NASA has developed a new robot, and this one is very different from any you’ve seen before! Instead of being like the robots we usually see in movies, which look like cars or small helicopters, this robot is shaped like a snake. It’s long, sliding, and looks a bit creepy, but it’s very useful.
This robot is called the Exobiology Extant Life Surveyor, or EELS. It is designed to glide through the narrow passages below the surface of icy planets, such as Saturn’s moons, in search of signs of life. Scientists believe there are subterranean oceans on some of these icy planets, and the EELS can help explore them.
How the EELS works
The EELS is a snake robot that is 4 meters long and weighs around 100 kilograms. It is made of ten identical segments that rotate using screw threads for propulsion, traction, and grip. It also has four pairs of stereo cameras and LiDAR, which uses laser pulses to create a 3D map of its surroundings. The robot uses this map to determine the safest route forward with its navigation algorithm.

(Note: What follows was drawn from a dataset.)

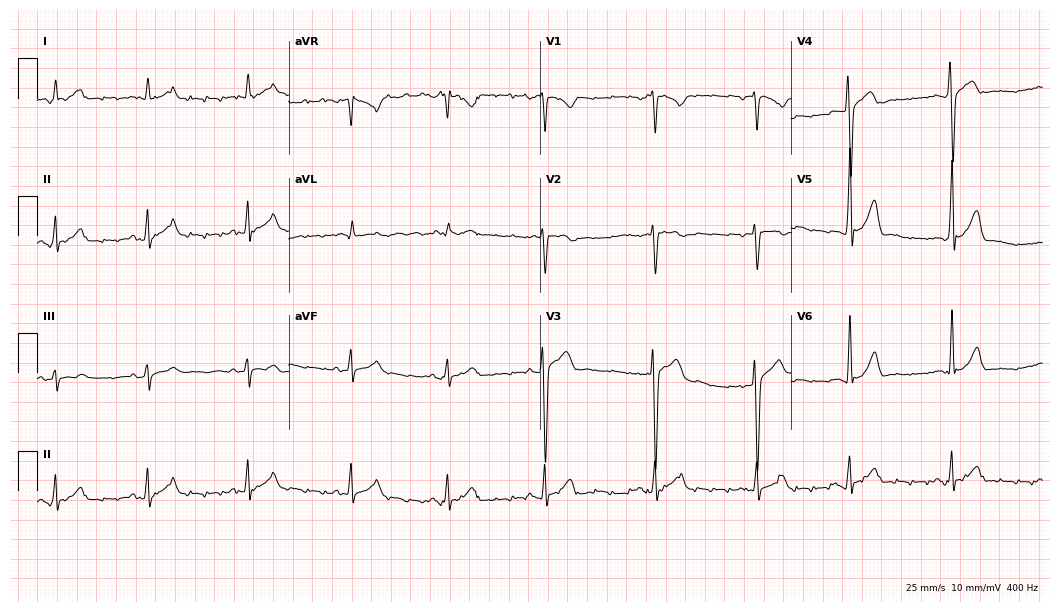
Standard 12-lead ECG recorded from a 34-year-old male (10.2-second recording at 400 Hz). Read as a normal ECG.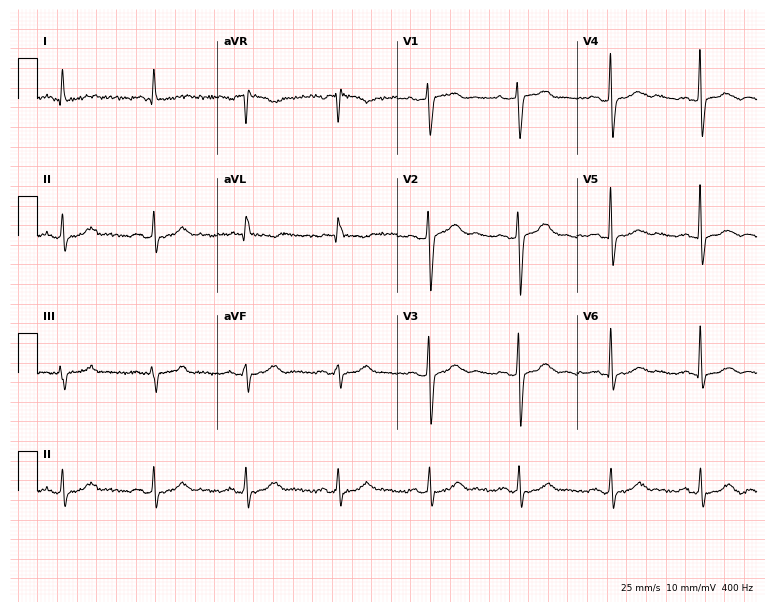
Resting 12-lead electrocardiogram. Patient: a 79-year-old female. None of these six findings is recorded: first-degree AV block, right bundle branch block, left bundle branch block, sinus bradycardia, atrial fibrillation, sinus tachycardia. Findings outside these six are not listed.

The robot is also designed to be able to autonomously sense its environment and calculate risk. It can recover on its own in case of any problem. It’s like a self-driving car that has to decide for itself which way to go. He is also capable of going down a 100 foot vertical shaft without falling.
testing and development
The first EELS prototype was built in 2019, and since then the team has been running monthly field tests to improve its software and hardware so it can operate autonomously. Scientists hope to be able to send the robot to different terrains on Earth, the Moon and Saturn’s satellite Enceladus.
The scientists are also working on adding additional scientific instruments to the robot in the future. But for now, his main focus is improving the robot’s autonomous ability and mobility.
Why is the EELS important?
The EELS is important because it can explore places where other robots cannot go. It can slip through narrow passages that other robots can’t navigate, and it can do so in extremely cold conditions. On the other hand, it is capable of recovering on its own in case of any problem.
Scientists believe that some icy planets, like Enceladus, have subterranean oceans that could support life. The EELS could be a valuable tool to help explore these oceans for signs of life.